TripleLoss＝∑max((1-y)y′+y(m-y′)，0)

8. The object detection method of claim 7, wherein in predicting the defect location, the detection method further comprises: filtering out the identification result of the defect position overlap by using a non-dominant maximum suppression algorithm (NMS), and outputting the query sample x _q The location and confidence of the defect.

9. An object detection device, comprising the following modules:

a sample acquisition module for acquiring a support sample x _s And query sample x _q Two image samples as inputs; wherein the supporting sample x _s Is a normal sample without defects, the query sample x _q Is a sample to be tested;

the backbone network module is composed of two backbone networks with the same structure and shared weight and comprisesThe backbone network respectively supports the sample x _s And query sample x _q Extracting the features to obtain corresponding feature maps G _w (x _s ) And G _w (x _q )；

A feature enhancement module for enhancing the feature map G _w (x _s ) And G _w (x _q ) Input feature enhancement module for obtaining respective enhanced and/or suppressed feature maps v _s And v _q ；

A feature matching module for respectively matching the enhanced and/or suppressed feature maps v based on the feature matching module _s And v _q Performing similarity measurement, and outputting measurement result H (v) _s ，v _q )；

A YOLO layer module for converting the measurement result H (v) _s ，v _q ) Inputting the YOLO layer module to perform regression calculation, and predicting the query sample x based on the regression calculation result _q Defect location and/or confidence level.

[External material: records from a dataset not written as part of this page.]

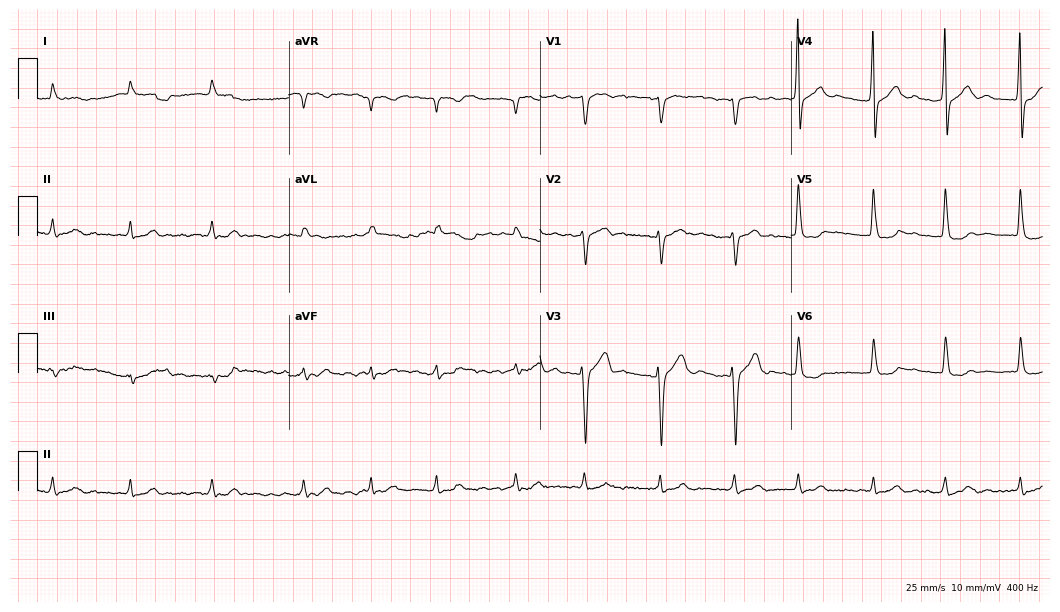
ECG — a male, 85 years old. Screened for six findings — first-degree AV block, right bundle branch block (RBBB), left bundle branch block (LBBB), sinus bradycardia, atrial fibrillation (AF), sinus tachycardia — none is recorded. Only these six findings were labelled.
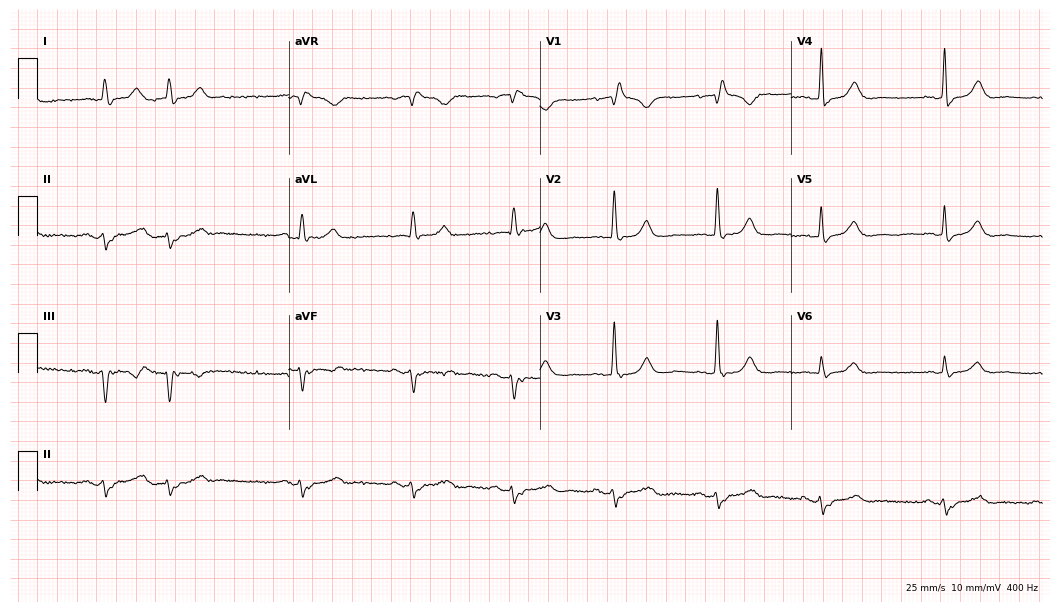
Standard 12-lead ECG recorded from a woman, 83 years old. The tracing shows right bundle branch block.
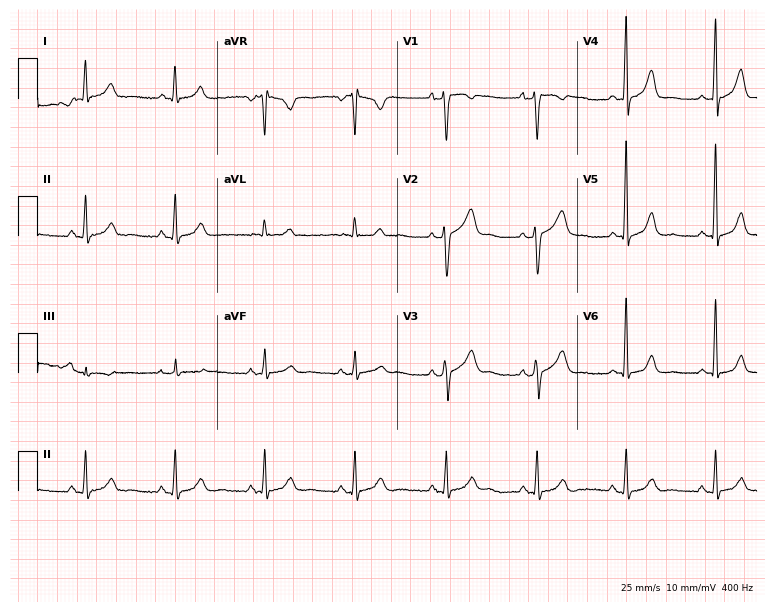
ECG (7.3-second recording at 400 Hz) — a 56-year-old woman. Screened for six findings — first-degree AV block, right bundle branch block (RBBB), left bundle branch block (LBBB), sinus bradycardia, atrial fibrillation (AF), sinus tachycardia — none is recorded. Other findings, if any, are not listed.
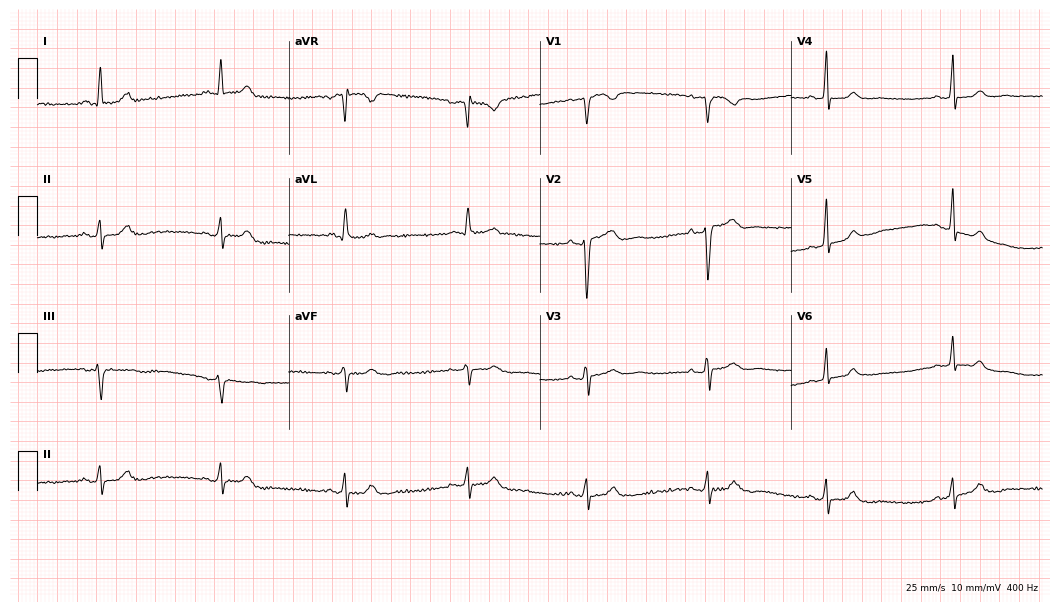
Electrocardiogram (10.2-second recording at 400 Hz), a 59-year-old female patient. Interpretation includes sinus bradycardia (a sinus rate of 50 beats per minute or less).

10. An electronic device, comprising:

a memory for storing non-transitory computer readable instructions; and

a processor for executing the computer readable instructions such that the computer readable instructions, when executed by the processor, implement the object detection method of any one of claims 1 to 8.

11. A computer readable storage medium comprising computer instructions which, when run on a device, cause the device to perform the object detection method of any one of claims 1 to 8.

12. Use of the object detection method of any one of claims 1 to 8 in texture-like surface defect detection.